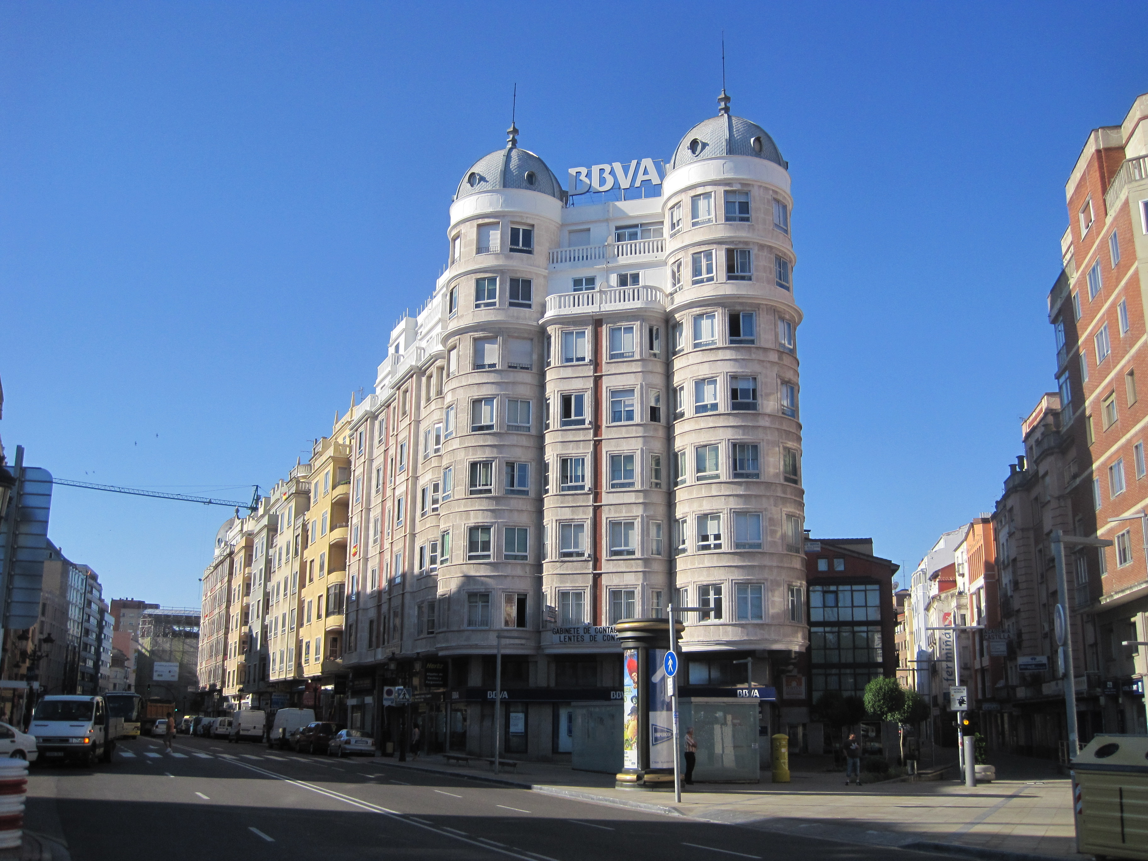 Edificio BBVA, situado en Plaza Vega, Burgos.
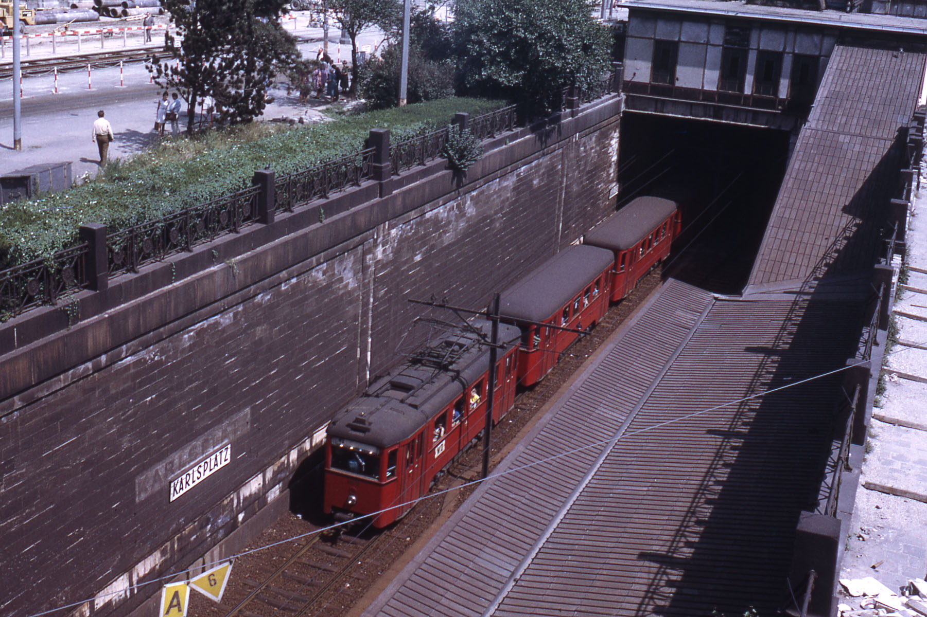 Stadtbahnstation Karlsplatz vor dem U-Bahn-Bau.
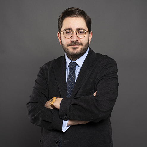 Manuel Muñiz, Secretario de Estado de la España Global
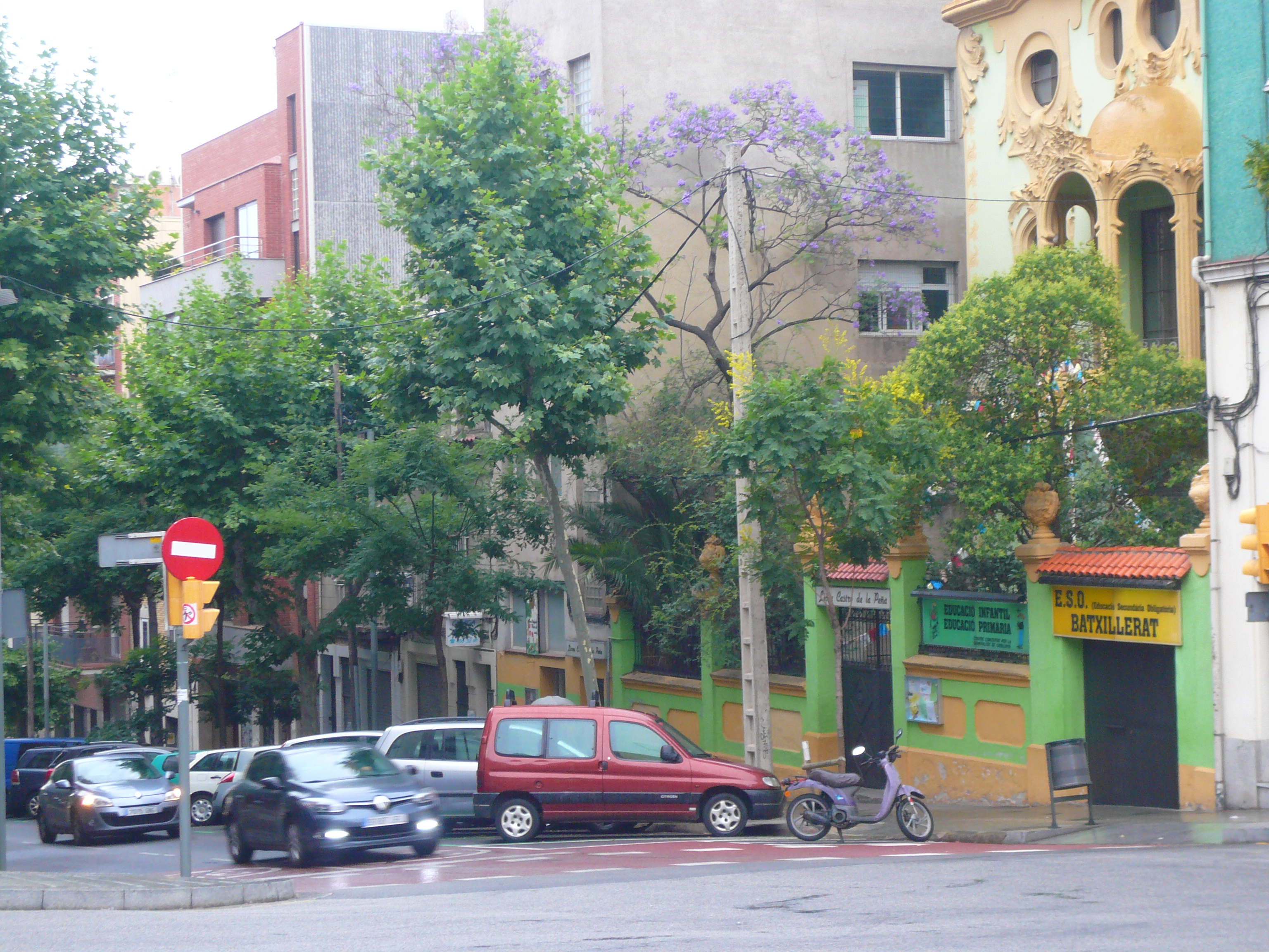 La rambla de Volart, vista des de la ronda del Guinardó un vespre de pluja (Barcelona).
· · · ·
**Exercise details**
The data is to be printed again exactly, but without its pictures.

**Output for this exercise**
 Edificio BBVA, situado en Plaza Vega, Burgos.
 Stadtbahnstation Karlsplatz vor dem U-Bahn-Bau.
 Manuel Muñiz, Secretario de Estado de la España Global
 La rambla de Volart, vista des de la ronda del Guinardó un vespre de pluja (Barcelona).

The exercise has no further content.